** WORK INSTRUCTION **
An exact copy of every entry below is required, and no picture may appear in it.

** Data extracted from a collection **
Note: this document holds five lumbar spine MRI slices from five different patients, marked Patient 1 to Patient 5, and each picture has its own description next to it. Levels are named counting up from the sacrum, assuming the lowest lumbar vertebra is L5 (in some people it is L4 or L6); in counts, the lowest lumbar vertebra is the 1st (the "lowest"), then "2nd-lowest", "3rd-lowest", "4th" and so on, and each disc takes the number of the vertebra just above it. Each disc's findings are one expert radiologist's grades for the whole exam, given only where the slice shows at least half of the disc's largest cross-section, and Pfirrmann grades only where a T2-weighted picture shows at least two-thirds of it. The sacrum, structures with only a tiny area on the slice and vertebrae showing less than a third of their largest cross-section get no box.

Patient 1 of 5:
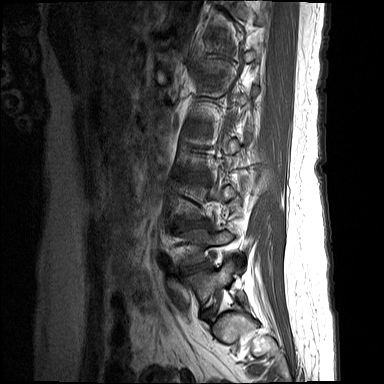
Sex F. MRI lumbar spine (T1-weighted), sagittal plane.

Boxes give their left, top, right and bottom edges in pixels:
Lowest disc at left=201, top=309, right=214, bottom=319; lowest vertebra at left=184, top=260, right=233, bottom=308; 3rd-lowest disc at left=177, top=219, right=209, bottom=228; 2nd-lowest vertebra at left=182, top=229, right=233, bottom=264; 2nd-lowest disc at left=180, top=262, right=210, bottom=274; 4th disc at left=184, top=175, right=202, bottom=180.

Radiological gradings:
  3rd-lowest disc: disc bulging, upper-endplate change

Patient 2 of 5:
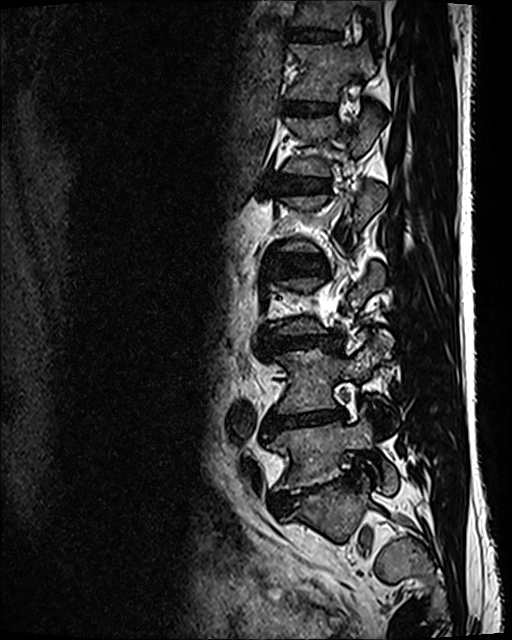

** SOLUTION TO THE PROBLEM **
Note: this document holds five lumbar spine MRI slices from five different patients, marked Patient 1 to Patient 5, and each picture has its own description next to it. Levels are named counting up from the sacrum, assuming the lowest lumbar vertebra is L5 (in some people it is L4 or L6); in counts, the lowest lumbar vertebra is the 1st (the "lowest"), then "2nd-lowest", "3rd-lowest", "4th" and so on, and each disc takes the number of the vertebra just above it. Each disc's findings are one expert radiologist's grades for the whole exam, given only where the slice shows at least half of the disc's largest cross-section, and Pfirrmann grades only where a T2-weighted picture shows at least two-thirds of it. The sacrum, structures with only a tiny area on the slice and vertebrae showing less than a third of their largest cross-section get no box.

Patient 1 of 5:
Sex F. MRI lumbar spine (T1-weighted), sagittal plane.

Boxes give their left, top, right and bottom edges in pixels:
Lowest disc at left=201, top=309, right=214, bottom=319; lowest vertebra at left=184, top=260, right=233, bottom=308; 3rd-lowest disc at left=177, top=219, right=209, bottom=228; 2nd-lowest vertebra at left=182, top=229, right=233, bottom=264; 2nd-lowest disc at left=180, top=262, right=210, bottom=274; 4th disc at left=184, top=175, right=202, bottom=180.

Radiological gradings:
  3rd-lowest disc: disc bulging, upper-endplate change

Patient 2 of 5:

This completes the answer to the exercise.